In https://gist.github.com/tswast/4e2fb2cca1c1fecf8fb697e94102358f, I have confirmed that parquet files created with the polars write engine use the "compliant" schema, which is equivalent to an list of repeated groups with a single field named "element". (See the Parquet spec)
Modifying your code samples to add
job_config = bigquery.LoadJobConfig(...)
parquet_options = bigquery.ParquetOptions()

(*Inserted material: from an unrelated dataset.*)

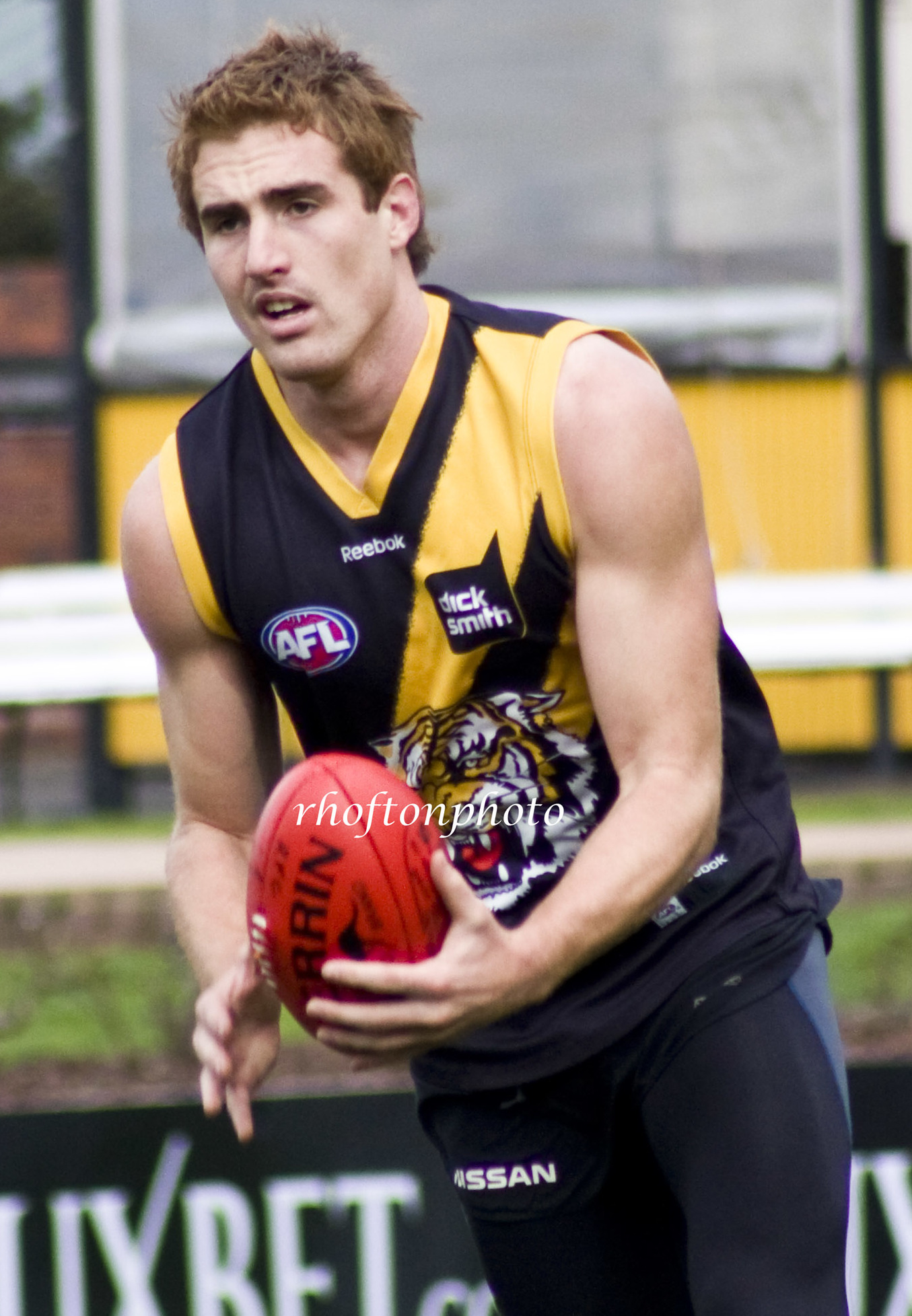 Daniel Jackson, Richmond training august 1st 09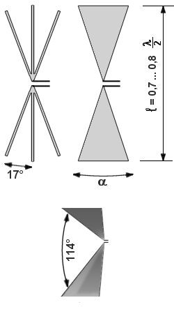 Beispiele für Flächendipole: Fächerdipol (oben) und der Schmetterlingsdipol (oder Spreizdipol), darunter ein nach vorn abgewinkelter Spreizdipol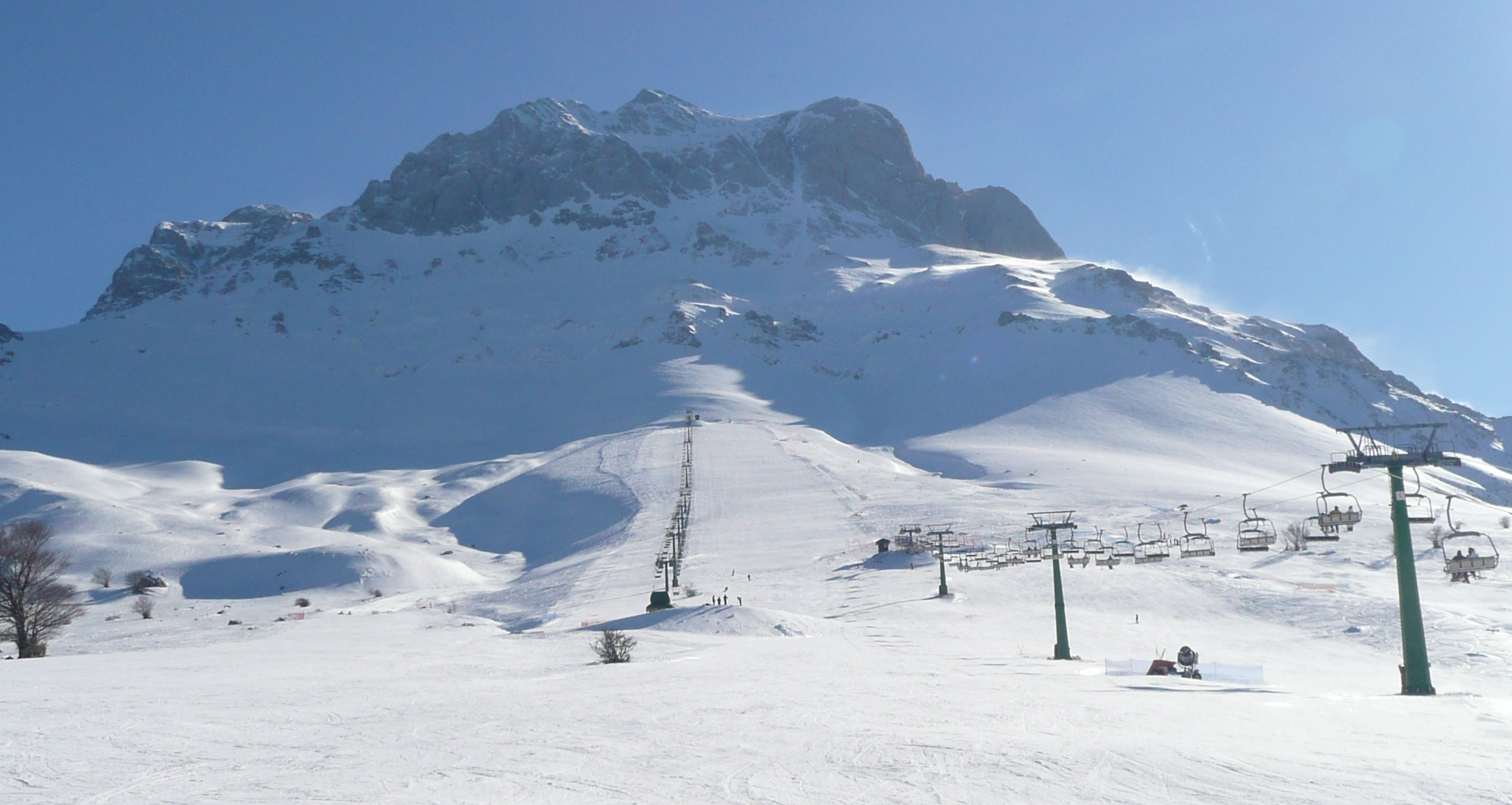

parquet_options.enable_list_inference = True
job_config.parquet_options = parquet_options
both ways (pyarrow and polars) succeed.
Code
from io import BytesIO
import pyarrow as pa
import pyarrow.parquet as pq
from google.cloud import bigquery
import polars as pl
PROJECT = "swast-scratch"
def create_and_return_table(table_name: str, client: bigquery.Client) -> bigquery.Table:
schema = [bigquery.SchemaField("foo", "INTEGER", mode="REPEATED")]
table = bigquery.Table(f"{PROJECT}.testing.{table_name}", schema=schema)
client.delete_table(table, not_found_ok=True)
return client.create_table(table)
def polars_way(table: bigquery.Table, client: bigquery.Client):
df = pl.DataFrame({"foo": [[1, 2], [3, 4]]})
with BytesIO() as stream:
df.write_parquet(stream)
job_config = bigquery.LoadJobConfig(
source_format=bigquery.SourceFormat.PARQUET,
# Default option, but make it explicit
write_disposition=bigquery.WriteDisposition.WRITE_APPEND,
# If the schema is provided, the operation succeeds, but the data is not
# correctly inserted. Empty lists are inserted instead.
# schema=table.schema,
)
parquet_options = bigquery.ParquetOptions()
parquet_options.enable_list_inference = True
job_config.parquet_options = parquet_options
job = client.load_table_from_file(
stream,
destination=table,
rewind=True,
job_config=job_config,
)
job.result()
def pyarrow_way(table: bigquery.Table, client: bigquery.Client):
pyarrow_schema = pa.schema([pa.field("foo", pa.large_list(pa.int64()))])
pyarrow_table = pa.Table.from_pydict(
{"foo": [[1, 2], [3, 4]]}, schema=pyarrow_schema
)
with BytesIO() as stream:
writer = pq.ParquetWriter(stream, pyarrow_schema)
writer.write(pyarrow_table)
writer.close()
job_config = bigquery.LoadJobConfig(
source_format=bigquery.SourceFormat.PARQUET,
# Default option, but make it explicit
write_disposition=bigquery.WriteDisposition.WRITE_APPEND,
# If the schema is provided, the operation succeeds, but the data is not
# correctly inserted. Empty lists are inserted instead.
# schema=table.schema,
)
parquet_options = bigquery.ParquetOptions()
parquet_options.enable_list_inference = True
job_config.parquet_options = parquet_options
job = client.load_table_from_file(
stream,
destination=table,
rewind=True,
job_config=job_config,
)
job.result()
def main():
client = bigquery.Client()
table = create_and_return_table("test_pl", client)
polars_way(table, client)
print(client.list_rows(table).to_arrow())
table = create_and_return_table("test_pa", client)
pyarrow_way(table, client)
print(client.list_rows(table).to_arrow())
if __name__ == "__main__":
main()
Output:
# Polars way
pyarrow.Table
foo: list<item: int64> not null
child 0, item: int64
----
foo: [[[1,2],[3,4]]]
# PyArrow way
pyarrow.Table
foo: list<item: int64> not null
child 0, item: int64
----
foo: [[[1,2],[3,4]]]
All that said, I think this issue can be converted to a feature request to change the default parquet_options.enable_list_inference = True
when the source format is Parquet.
This would be a breaking change, so should only happen whenever we do a 4.0.0 release.
Hi @tswast,
Thank you very much for you work, comments and PR to the Polars docs!
Also supporting this being changed to a breaking feature request.